La météo le jour du vote: une danse de la pluie pour Harper?

Quand les partis sont nez-à-nez, la météo le jour du scrutin est suffisante pour faire pencher la balance d'un bord plutôt que l'autre.

Tout le monde est d'accord : le taux de participation aux élections dépend des conditions météorologiques le jour du scrutin. Si la météo ne coopère pas, le transport des personnes est affecté. La bonne question à se poser est de savoir dans quelles proportions au juste la météo influence la participation électorale. La question n'est pas banale. Quand les partis sont nez-à-nez, la météo le jour du scrutin est suffisante pour faire pencher la balance d'un bord plutôt que l'autre. Parlez-en à Al Gore, le candidat à la présidence des États-Unis qui a perdu ses élections à cause de la pluie aux mains de George Bush en 2000.
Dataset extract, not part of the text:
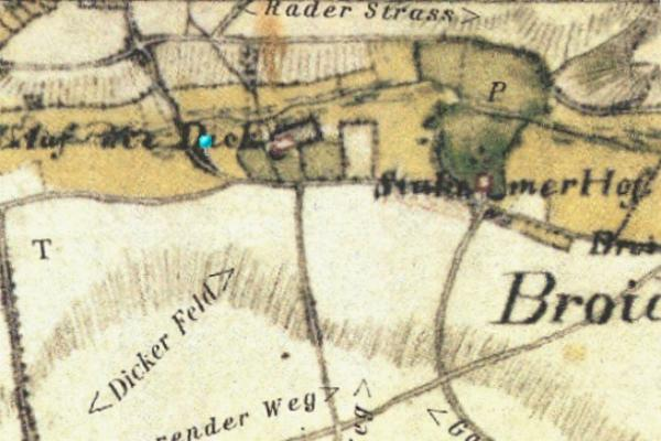 Kartenaufnahme der Rheinlande 1804/05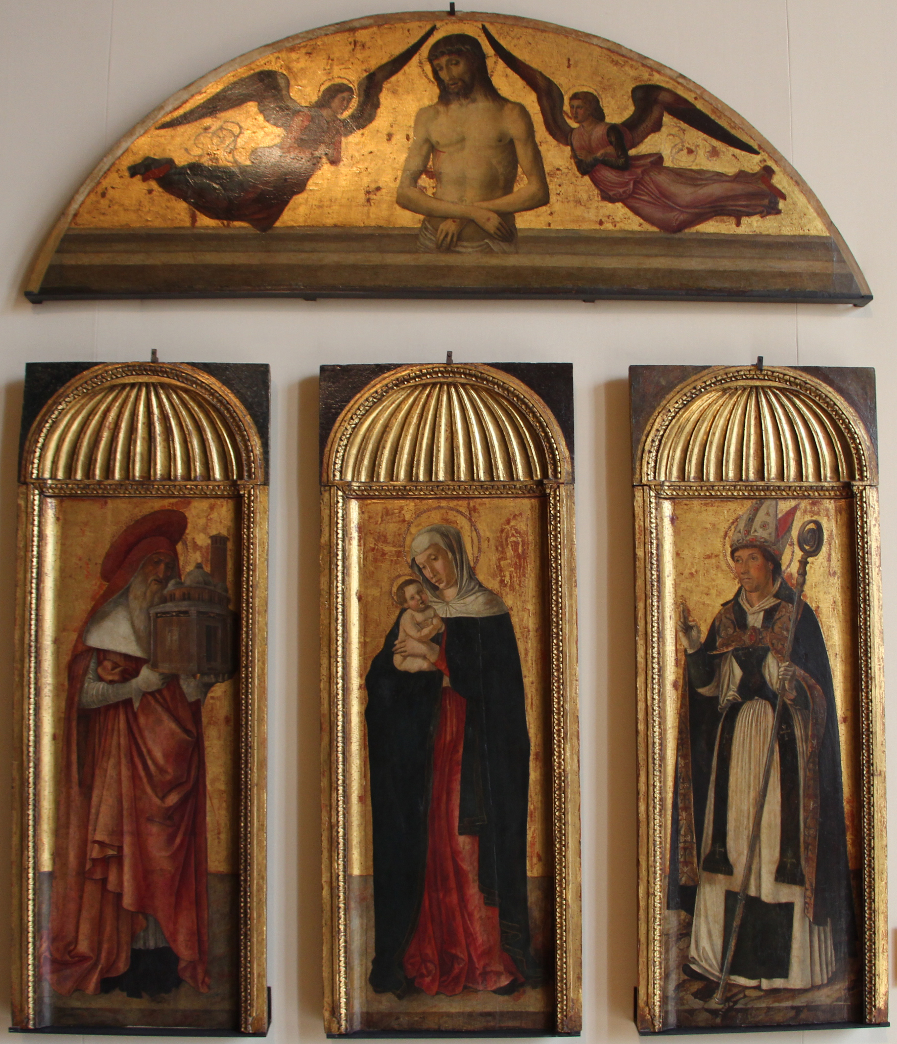 Gallerie dell'Accademia - MIBAC The making of this document was supported by Wikimedia CH. (Submit your project!) For all the files concerned, please see the category Supported by Wikimedia CH. This is a photo of a monument which is part of cultural heritage of Italy.

Les élections présidentielles américaines de 2000 sont passées à l'histoire. Les partisans de Gore ont accusé Bush d'avoir volé la Maison Blanche. Lors du vote, tout s'est joué en Floride. Si Al Gore avait remporté cet État, la présidence lui était assurée. Or, il a plu le jour de l'élection sur tout le nord de la Floride. Ces précipitations ont joué contre les démocrates en diminuant la participation électorale de la classe moyenne et des bas salariés. Le vote de ces électeurs est acquis généralement aux démocrates. Bush a été élu président. L'année suivante, les États-Unis se sont lancés dans une suite de guerres aussi désastreuses que coûteuses au nom de la sécurité nationale. Si Al Gore avait été au pouvoir, aurait-il réagi de la même manière? Impossible à savoir. Mais ce qui fait réfléchir, c'est de réaliser comment la pluie dans un endroit quelconque est capable d'influencer le sort du monde...

Pour beaucoup de travailleurs à faible revenu, il est difficile de se libérer du boulot pour aller voter. Les patrons ne sont pas tous accommodants. Il faut faire la file pour prendre l'autobus ou le métro, puis faire la file pour voter. Si en plus, il fait froid, s'il pleut ou s'il fait tempête, s'absenter du travail pour aller voter devient moins tentant. En général, ces circonstances favorisent le vote d'électeurs de statut socio-économique plus élevé, ceux qui peuvent se libérer du travail plus facilement, ou qui sont plus mobiles, car ils possèdent un ou deux véhicules. Traditionnellement, ces électeurs votent à droite. Cet effet de la météo sur un électeur est très faible. Mais quand les électeurs sont des millions à voter, l'effet est mesurable. Aux États-Unis, pour chaque pouce de pluie (25 mm) le jour de l'élection, le taux de participation tombe de 1%. Pour un pouce de neige, le taux descend de 5%.

La météo affecte aussi les électeurs au niveau émotif. Très peu d'études ont étudié cet aspect. Certaines recherches suggèrent que la météo affecte les humeurs, et du coup, les comportements. Des expérimentations ont même conclu que le mauvais temps semble induire une aversion pour le risque, alors que le beau temps a un effet contraire. Sur la base de ces conclusions, le Parti québécois devrait peut-être revoir sa liste de conditions gagnantes pour y rajouter la présence de beau temps le jour du référendum. De son côté, Stephen Harper aurait intérêt à utiliser les derniers jours de campagne pour apprendre une pratique autochtone aussi ancienne que l'art de la politique s'il veut gagner ses élections : la danse de la pluie!